The Set (1969)
Synopsis
A young working-class man who sells shirts at a Sydney department store, Paul Lawrence (Sean McEuan), dreams of going to art school. When his girlfriend Cara (Julie Rogers) leaves for London, Paul becomes the protégé of renowned designer Marie Rosefield (Brenda Sender). Marie belongs to ‘the set’, an upper-class clique whose members include Mark Bronoski (Denis Doonan), an influential artist. Bronoski commissions Paul to design a set for flamboyant British stage director John L Fredericks (Michael Charnley). Helping Paul is Tony Brown (Rod Mullinar), a handsome student who is dating Paul’s cousin, Kim Sylvester (Bronwyn Barber). As Paul becomes part of ‘the set’, he begins a homosexual relationship with Tony. Meanwhile, Kim’s mother, Peggy (Hazel Phillips), is bored with her marriage and has an affair with Bronoski. As the deadline for the set approaches, Paul starts to question his values and those of his new friends.
Curator’s notes
The 1960s was the ‘silent’ decade of Australian cinema. Even with the inclusion of foreign-financed entries such as The Sundowners (1960) and Blazing Continent (Moeru Tairiku, 1968), less than 20 features were shot down under between 1960 and 1969.
The first Australian feature with homosexuality as a central theme, The Set was based on a manuscript by actor Roger Ward (Stone, 1974; Mad Max, 1979). At the suggestion of fellow actor Ed Deveraux, Ward contacted Frank Brittain, an American who’d produced the outback drama Journey Out of Darkness (1967) and was looking for another project.
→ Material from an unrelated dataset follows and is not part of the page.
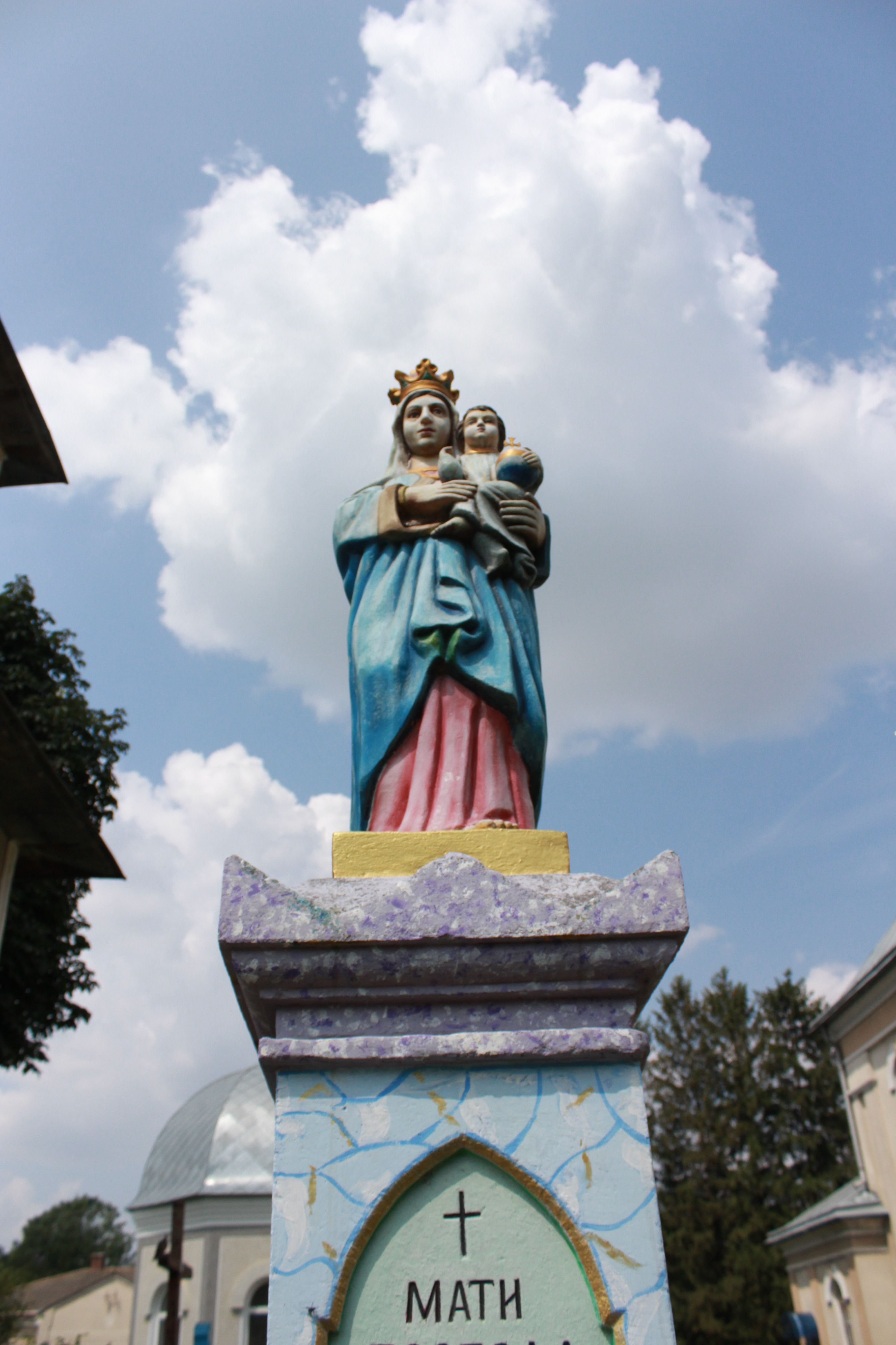 Скульптура Матері Божої з Ісусом, село Джурин, біля церкви

Brittain asked Ward to trim the lengthy draft and create a screenplay centred on the story’s homosexual content.
The Set made newspaper headlines from the moment it started filming in early 1969. Commanding much more ink than the gay elements were updates of which Sydney houses had been used as locations and who was appearing in this supposedly salacious exposé of permissive society. The biggest controversy surrounded Hazel Phillips, a television star who’d been in The Mavis Bramston Show (1964–68) and Beauty and the Beast (1964–73), an afternoon panel show for housewives. Considerable hoopla also accompanied the casting of colourful society figure Elza Stenning as Mark’s mother, Baroness Bronoski. Previously known as Elsa Jacoby, Stenning’s only prior roles had been in The Devil’s Playground (1928) and Frank Thring Sr’s Harmony Row (1933). Her singing performance at Mark’s party is one of the more bizarre moments of The Set.
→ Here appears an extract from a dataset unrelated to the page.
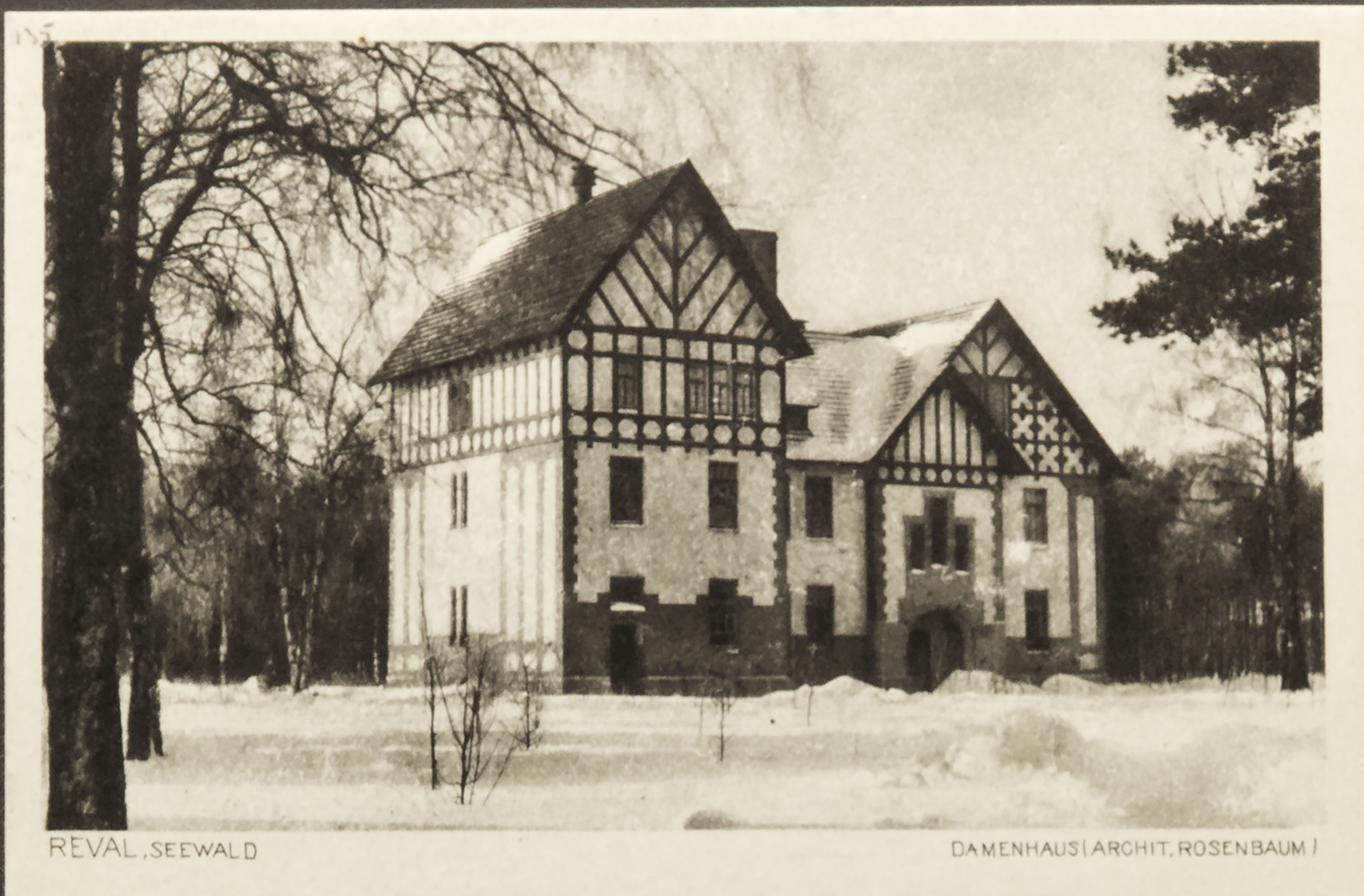 Seewald. Damenhaus arhitekt Jacques Rosenbaum

The dialogue is stiff and some of the acting even stiffer, but as a lively and incident-packed time capsule, The Set is of great interest. The sexually confused, artistically inclined ‘angry young man’ protagonist and almost everyone he meets is restless and stifled by some form of conservatism. Paul loves Cara, but his father disapproves because her family are migrants. Almost a decade before the first Gay Mardi Gras (1978) in Sydney made coming out less traumatic, Tony is filled with self loathing at his sexuality and attempts to cover-up by bedding a series of disappointed women. Peggy tells daughter Kim that being married to her father is ‘like dating a Franciscan monk’, and swoons when she meets smooth-talking artist Bronoski and anyone else with a vaguely bohemian air.
The symbolism of Paul designing a stage set while his life in ‘the set’ is slowly falling apart may be laboured, and the depiction of ‘swinging society’ looks rather tame, but the film has a redeeming sincerity. There is no doubt that its makers were earnestly attempting to comment on the state of things without ever looking down on the homosexuals and drag queens drifting in and out of the frame. It is worthy of being recognised as more than just ‘Australia’s first professional sexploitation movie’ – as described by critic Mike Thornhill in The Australian on 28 February 1970. That said, it has some marvellous kitsch elements including a Sven Libaek score that could just about pass as groovy mood music by a modern combo such as Air, and some of the most eye-catching party frocks and hairdos you’ll ever see in an Australian movie. Brenda Sender’s beehive-artichoke combo (see clip one) is the highlight coiffure in a competitive field.
A genuine Aussie curiosity, The Set has screened rarely since its cinema release on 4 February 1970 and has never been released commercially on VHS or DVD (as of June 2011).